TASK DATA:

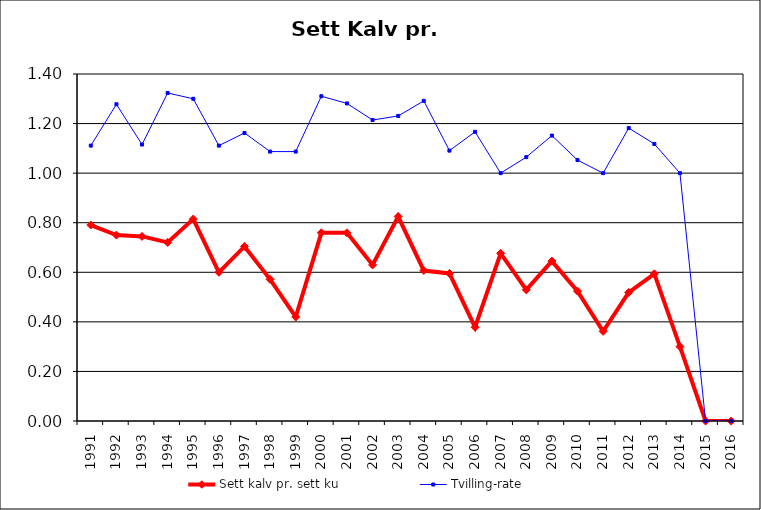
| Category | Sett kalv pr. sett ku | Tvilling-rate |
|---|---|---|
| 1991.0 | 0.791 | 1.111 |
| 1992.0 | 0.75 | 1.278 |
| 1993.0 | 0.745 | 1.115 |
| 1994.0 | 0.721 | 1.324 |
| 1995.0 | 0.815 | 1.3 |
| 1996.0 | 0.6 | 1.111 |
| 1997.0 | 0.704 | 1.162 |
| 1998.0 | 0.571 | 1.087 |
| 1999.0 | 0.42 | 1.087 |
| 2000.0 | 0.759 | 1.31 |
| 2001.0 | 0.759 | 1.281 |
| 2002.0 | 0.63 | 1.214 |
| 2003.0 | 0.825 | 1.231 |
| 2004.0 | 0.607 | 1.292 |
| 2005.0 | 0.595 | 1.091 |
| 2006.0 | 0.378 | 1.167 |
| 2007.0 | 0.676 | 1 |
| 2008.0 | 0.529 | 1.065 |
| 2009.0 | 0.645 | 1.152 |
| 2010.0 | 0.524 | 1.053 |
| 2011.0 | 0.362 | 1 |
| 2012.0 | 0.519 | 1.182 |
| 2013.0 | 0.594 | 1.118 |
| 2014.0 | 0.3 | 1 |
| 2015.0 | 0 | 0 |
| 2016.0 | 0 | 0 |
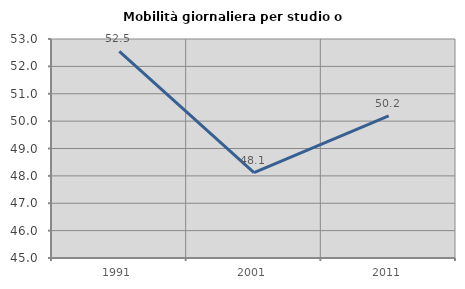
| Category | Mobilità giornaliera per studio o lavoro |
|---|---|
| 1991.0 | 52.548 |
| 2001.0 | 48.123 |
| 2011.0 | 50.194 |
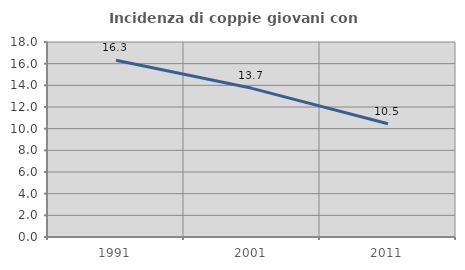
| Category | Incidenza di coppie giovani con figli |
|---|---|
| 1991.0 | 16.31 |
| 2001.0 | 13.723 |
| 2011.0 | 10.458 |
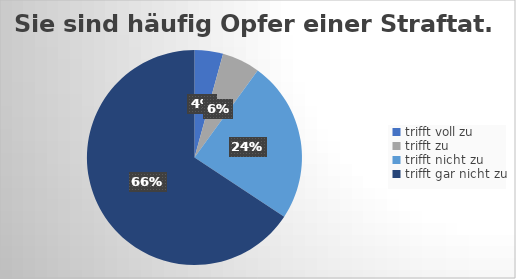
| Category | Sie sind häufig Opfer einer Straftat. |
|---|---|
| trifft voll zu | 12 |
| trifft zu  | 16 |
| trifft nicht zu  | 68 |
| trifft gar nicht zu | 184 |
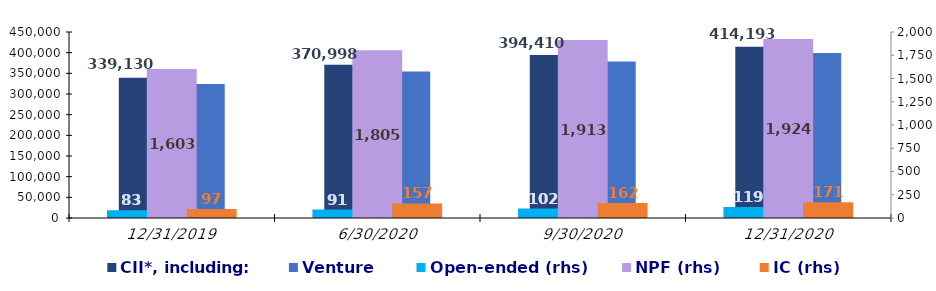
| Category | CII*, including: | Venture |
|---|---|---|
| 12/31/19 | 339129.8 | 324105 |
| 6/30/20 | 370998.12 | 354500.31 |
| 9/30/20 | 394410 | 378795.6 |
| 12/31/20 | 414192.85 | 399103.17 |
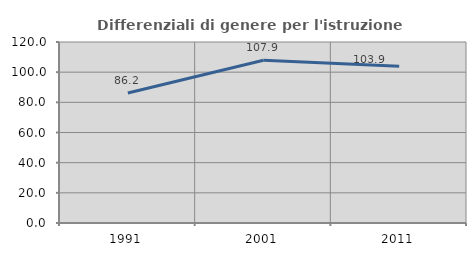
| Category | Differenziali di genere per l'istruzione superiore |
|---|---|
| 1991.0 | 86.197 |
| 2001.0 | 107.863 |
| 2011.0 | 103.878 |
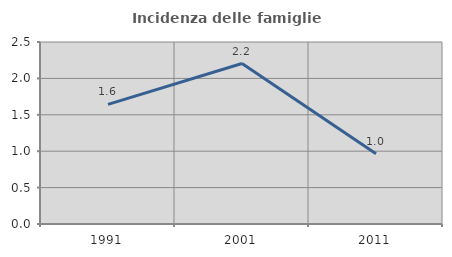
| Category | Incidenza delle famiglie numerose |
|---|---|
| 1991.0 | 1.643 |
| 2001.0 | 2.204 |
| 2011.0 | 0.966 |
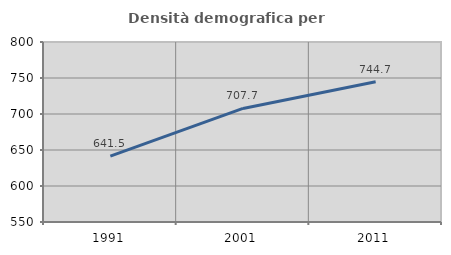
| Category | Densità demografica |
|---|---|
| 1991.0 | 641.474 |
| 2001.0 | 707.726 |
| 2011.0 | 744.69 |
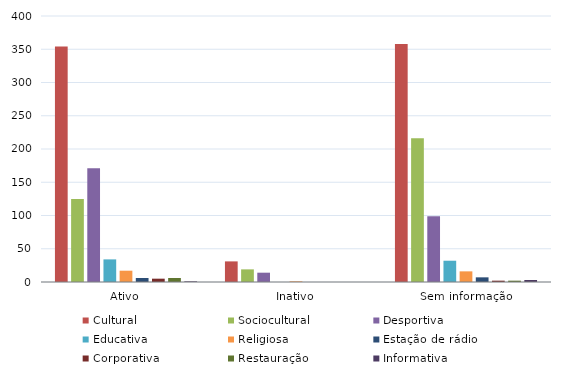
| Category | Cultural | Sociocultural | Desportiva | Educativa | Religiosa | Estação de rádio | Corporativa | Restauração | Informativa |
|---|---|---|---|---|---|---|---|---|---|
| Ativo | 354 | 125 | 171 | 34 | 17 | 6 | 5 | 6 | 1 |
| Inativo | 31 | 19 | 14 | 0 | 1 | 0 | 0 | 0 | 0 |
| Sem informação | 358 | 216 | 99 | 32 | 16 | 7 | 2 | 2 | 3 |
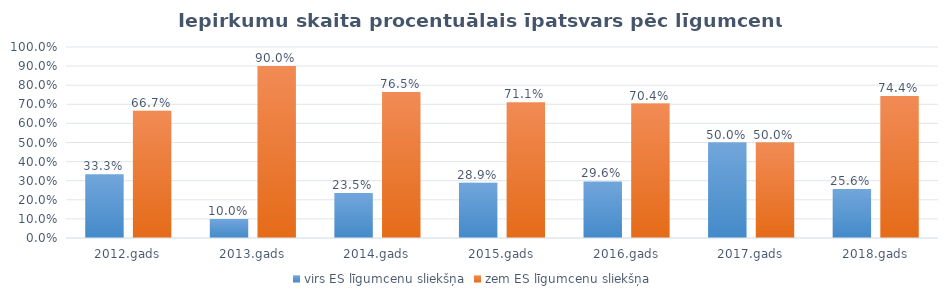
| Category | virs ES līgumcenu sliekšņa | zem ES līgumcenu sliekšņa |
|---|---|---|
| 2012.gads | 0.333 | 0.667 |
| 2013.gads | 0.1 | 0.9 |
| 2014.gads | 0.235 | 0.765 |
| 2015.gads | 0.289 | 0.711 |
| 2016.gads | 0.296 | 0.704 |
| 2017.gads | 0.5 | 0.5 |
| 2018.gads | 0.256 | 0.744 |
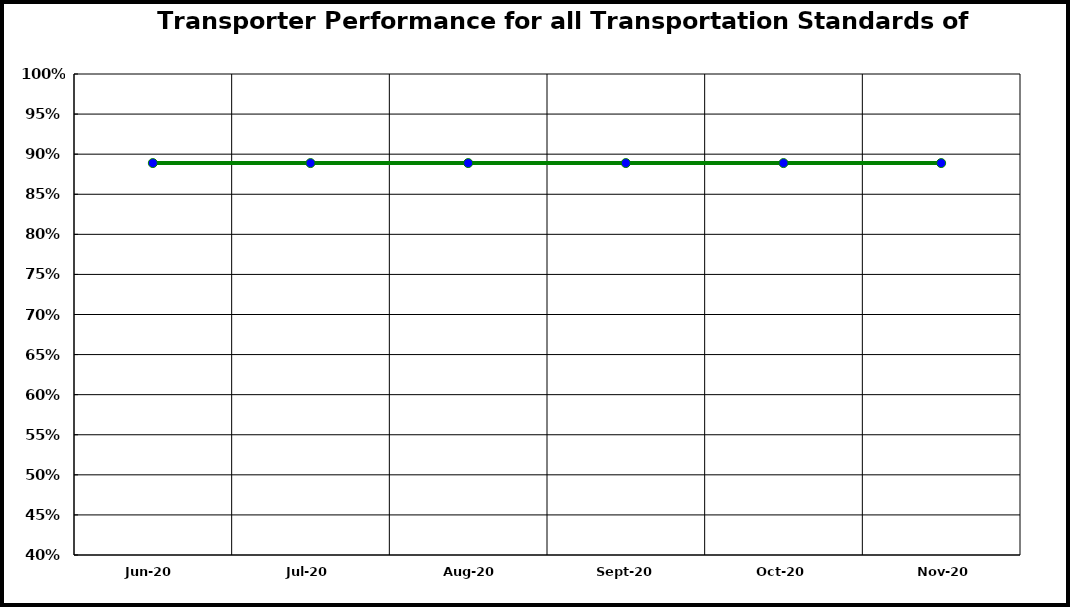
| Category | Performance |
|---|---|
| 2020-06-01 | 0.889 |
| 2020-07-01 | 0.889 |
| 2020-08-01 | 0.889 |
| 2020-09-01 | 0.889 |
| 2020-10-01 | 0.889 |
| 2020-11-01 | 0.889 |
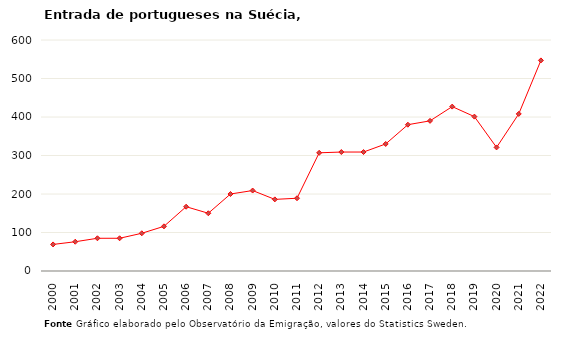
| Category | Entradas |
|---|---|
| 2000.0 | 69 |
| 2001.0 | 76 |
| 2002.0 | 85 |
| 2003.0 | 85 |
| 2004.0 | 98 |
| 2005.0 | 116 |
| 2006.0 | 167 |
| 2007.0 | 150 |
| 2008.0 | 200 |
| 2009.0 | 209 |
| 2010.0 | 186 |
| 2011.0 | 189 |
| 2012.0 | 307 |
| 2013.0 | 309 |
| 2014.0 | 309 |
| 2015.0 | 330 |
| 2016.0 | 380 |
| 2017.0 | 390 |
| 2018.0 | 427 |
| 2019.0 | 401 |
| 2020.0 | 321 |
| 2021.0 | 408 |
| 2022.0 | 547 |
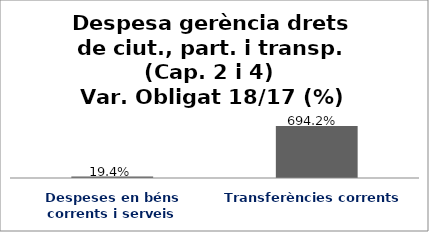
| Category | Series 0 |
|---|---|
| Despeses en béns corrents i serveis | 0.194 |
| Transferències corrents | 6.942 |
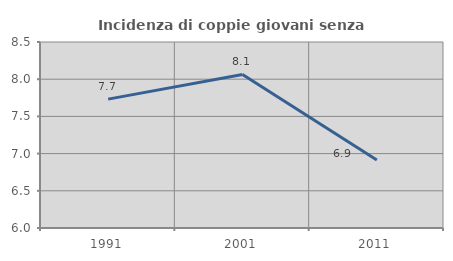
| Category | Incidenza di coppie giovani senza figli |
|---|---|
| 1991.0 | 7.732 |
| 2001.0 | 8.065 |
| 2011.0 | 6.913 |
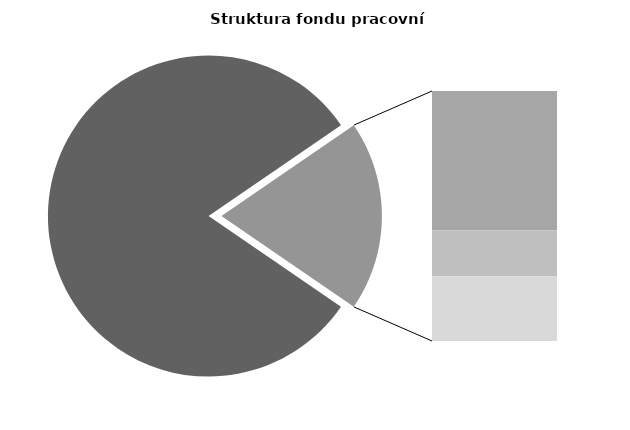
| Category | Series 0 |
|---|---|
| Průměrná měsíční odpracovaná doba bez přesčasu | 138.348 |
| Dovolená | 18.293 |
| Nemoc | 5.972 |
| Jiné | 8.499 |
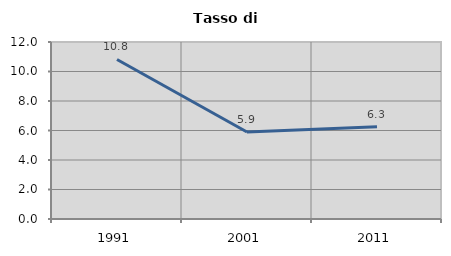
| Category | Tasso di disoccupazione   |
|---|---|
| 1991.0 | 10.816 |
| 2001.0 | 5.902 |
| 2011.0 | 6.25 |
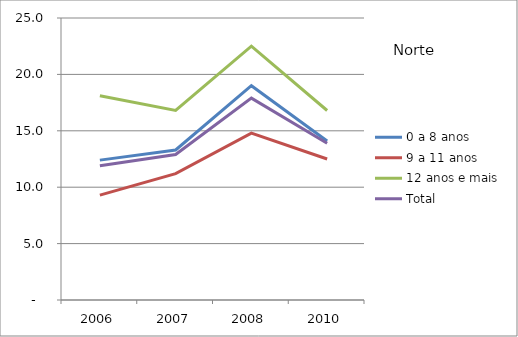
| Category | 0 a 8 anos | 9 a 11 anos | 12 anos e mais | Total |
|---|---|---|---|---|
| 2006.0 | 12.4 | 9.3 | 18.1 | 11.9 |
| 2007.0 | 13.3 | 11.2 | 16.8 | 12.9 |
| 2008.0 | 19 | 14.8 | 22.5 | 17.9 |
| 2010.0 | 14.1 | 12.5 | 16.8 | 13.9 |
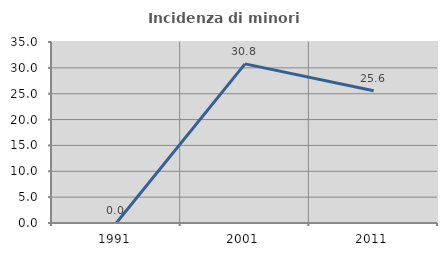
| Category | Incidenza di minori stranieri |
|---|---|
| 1991.0 | 0 |
| 2001.0 | 30.769 |
| 2011.0 | 25.581 |
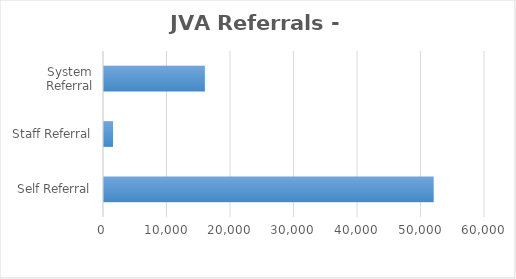
| Category | Series 0 |
|---|---|
| Self Referral | 51921 |
| Staff Referral | 1422 |
| System Referral | 15887 |
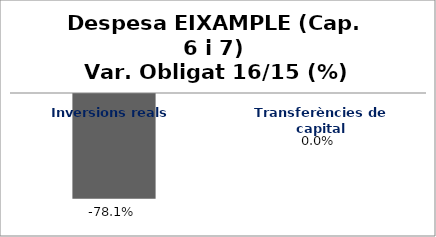
| Category | Series 0 |
|---|---|
| Inversions reals | -0.781 |
| Transferències de capital | 0 |

WORK REQUIRED: For the string "figli", find every line of the material that contains it, and copy each one.

EXPECTED ANSWER:
| Category | Incidenza di coppie giovani con figli |
| Category | Incidenza di coppie giovani senza figli |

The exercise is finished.